Results (peak = Σ per-request tok/s, n8 = 8 concurrent)
| mfs | ctx | fp4_gemm | moe | Status | n1 | n4 | n8 peak | n8 ok | n8 ttft |
|---|---|---|---|---|---|---|---|---|---|
| 0.85 | 262k | fi_cutlass | fi_cutlass | CRASH (mfs too low) | — | — | — | — | — |
| 0.88 | 262k | fi_cutlass | fi_cutlass | ok | 10.2 | 29.3 | 43.4 | 8/8 | 1.77 |
| 0.90 | 262k | fi_cutlass | fi_cutlass | ok | 10.1 | 27.9 | 42.0 | 8/8 | 1.95 |
| 0.92 | 262k | fi_cutlass | fi_cutlass | ok | 10.1 | 29.6 | 42.8 | 8/8 | 1.63 |
| 0.90 | 524k | fi_cutlass | fi_cutlass | ok | 10.0 | 29.5 | 43.2 | 8/8 | 2.37 |
| 0.90 | 262k | fi_cudnn | fi_cutlass | ok | 10.1 | 28.9 | 42.0 | 8/8 | 1.71 |
| 0.90 | 262k | fi_cutlass | triton | CRASH (cutlass assert) | — | — | — | — | — |
Per-request decode is a flat ~5.3 tok/s across every working case (it’s a 550B/55B-active model on TP=4 over RoCE). 512K context is essentially free (43.2 vs 42.0 @ 262k — within noise, 8/8 clean): NoPE + Mamba means KV barely grows. 1M is still untested.
The two startup traps
1. mem-fraction-static floor is 0.88 under EP=4, not 0.85.
RuntimeError: Not enough memory. Please try to increase --mem-fraction-static.
This fires at KV profiling, not weight load. Under EP=4 the expert-dispatch buffers shrink rest_memory; at 0.85 the held-back reserve exceeds post-weight free memory, so the KV pool goes negative. Counter-intuitive name: raise mfs to fix it (more KV), don’t lower it.
2. moe-runner-backend triton crashes — flashinfer_cutlass is the only option.
sglang/srt/layers/moe/cutlass_moe.py:427
AssertionError: mismatch in expected `n` (nx2_w1 == intermediate_size_per_partition * 2)
ModelOptFp4 always routes the FFN through cutlass_moe_fp4; the triton runner flag is effectively ignored, and the LatentMoE/512-expert shape trips a hard cutlass assertion during CG capture. Confirmed on both the Super sibling and Ultra.

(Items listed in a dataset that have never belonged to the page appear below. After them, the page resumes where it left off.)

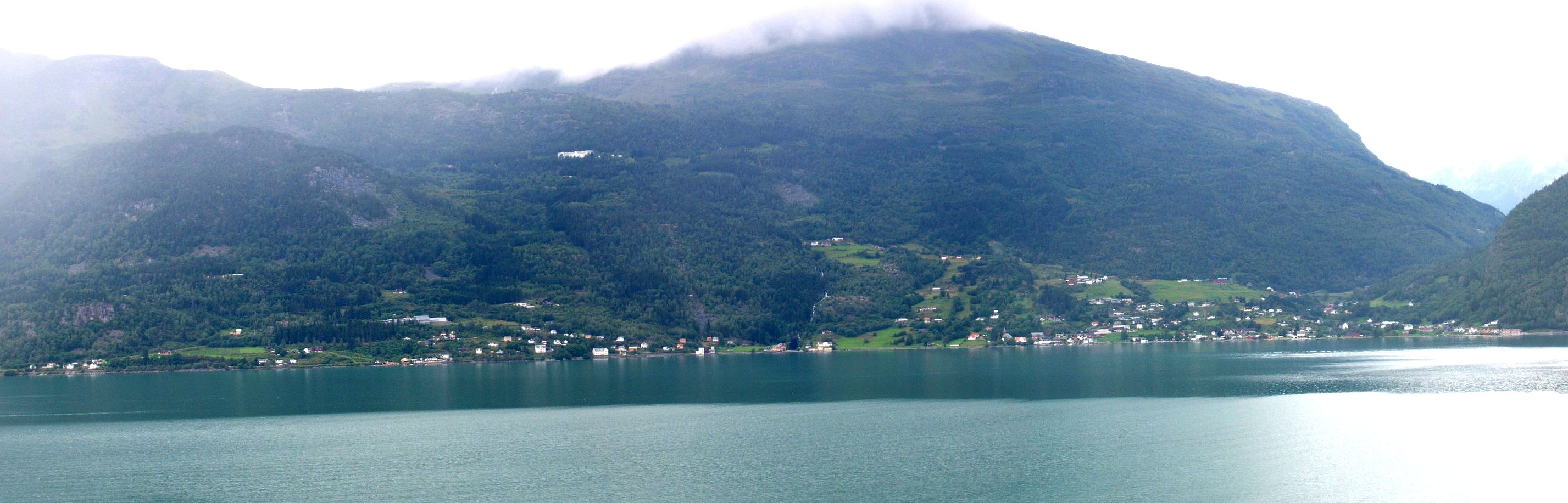 Luster in Luster township in the Sognefjord Luster er ei bygd som ligg ved Lustrafjorden på rv55, ca midt mellom Gaupne og Skjolden inst i fjorden.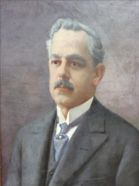 Francisco Marques de Góis Calmon, governador da Bahia, de 1924 a 1928, em retrato a óleo de autoria desconhecida exposto no Memorial dos Governadores, da Fundação Pedro Calmon – Centro de Memória e Arquivo Público da Bahia, da Secretaria de Cultura do Estado da Bahia.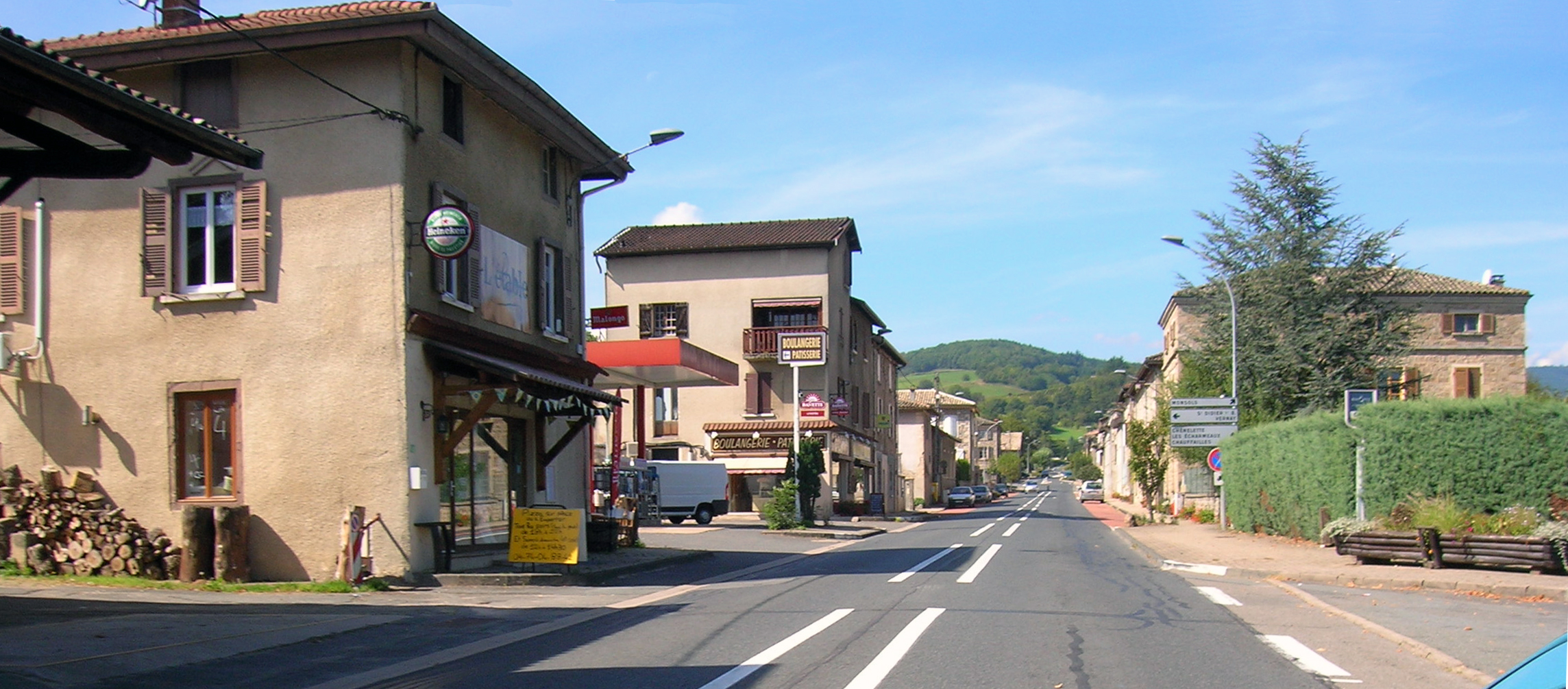 Les Dépôts, Saint-Didier-sur-Beaujeu, RHONE, FRANCE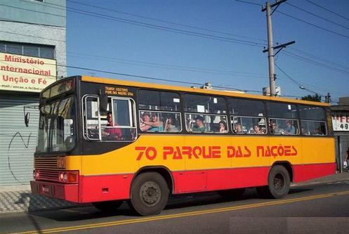 foto de um onibus na rua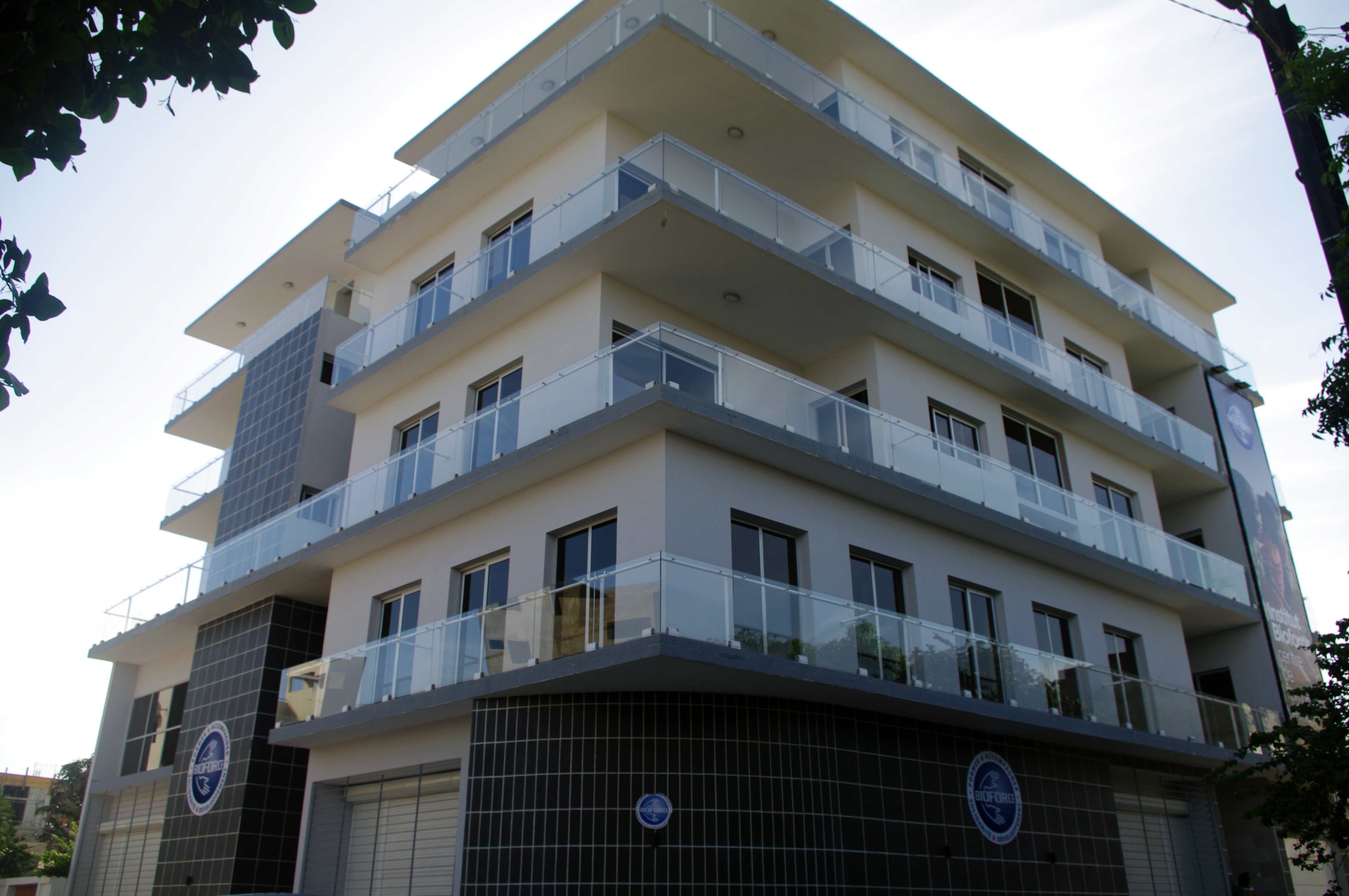 Vue du bâtiment de l'institut Bioforce à Dakar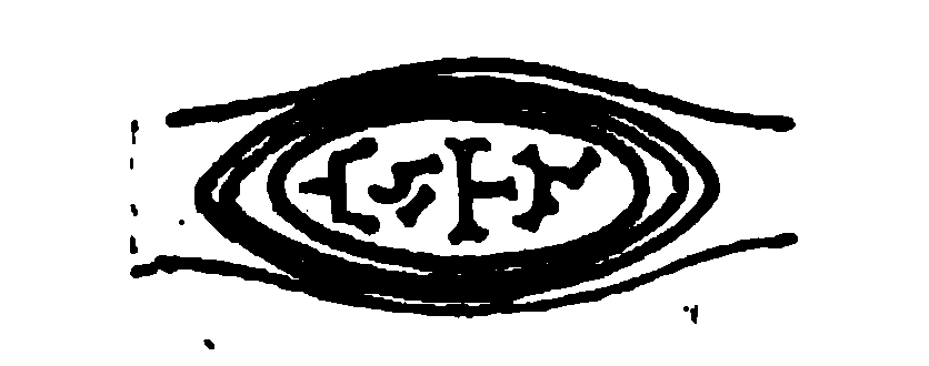 Figure extracted from File:Catalogue Sommaire des Musées de la Ville de Lyon, 1887.djvu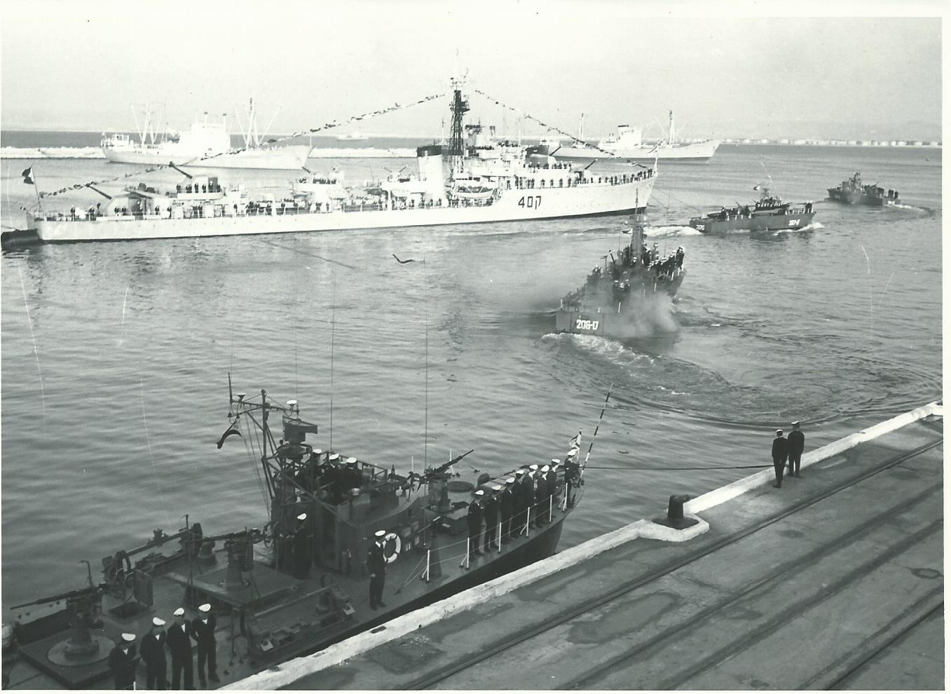 ספינות פלגת הטרפדות במסדר חילי לקבלת פנים לצוללת אח"י תנין בנמל חיפה

(Aside: flashinfer_cudnn for the FP4 GEMM ties flashinfer_cutlass on peak throughput here — the matrix “winner=cudnn” label is an aggregate total_tokens/wall_time artifact, not kernel speed. We keep flashinfer_cutlass: equal speed, and cuDNN had a startup-crash discrepancy on the Super sibling with the same image tag.)
Full sources (GitHub)
Everything below lives in our public Ansible + Python repo for this 4-node DGX Spark K3s cluster — github.com/vroomfondel/dgxarley:
- Test log (all cases, crash traces, memory breakdown, findings):
TESTLOGS/sglang_nn4_tp4_ep4/nemotron-3-ultra-550b-a55b-nvfp4/ - Model profile (canonical, fully annotated launch contract — every knob explained):
roles/k8s_dgx/model_profiles/nvidia-nvidia-nemotron-3-ultra-550b-a55b-nvfp4.yml - SGLang deployment role (head + workers, Multus + RoCE-over-SR-IOV, HAProxy sidecar):
roles/k8s_dgx/
Happy to answer questions on the RoCE/SR-IOV setup or the Ansible side. The Super-120B sibling and several Gemma/Qwen models have their own test logs in the same TESTLOGS/ tree if you’re comparing.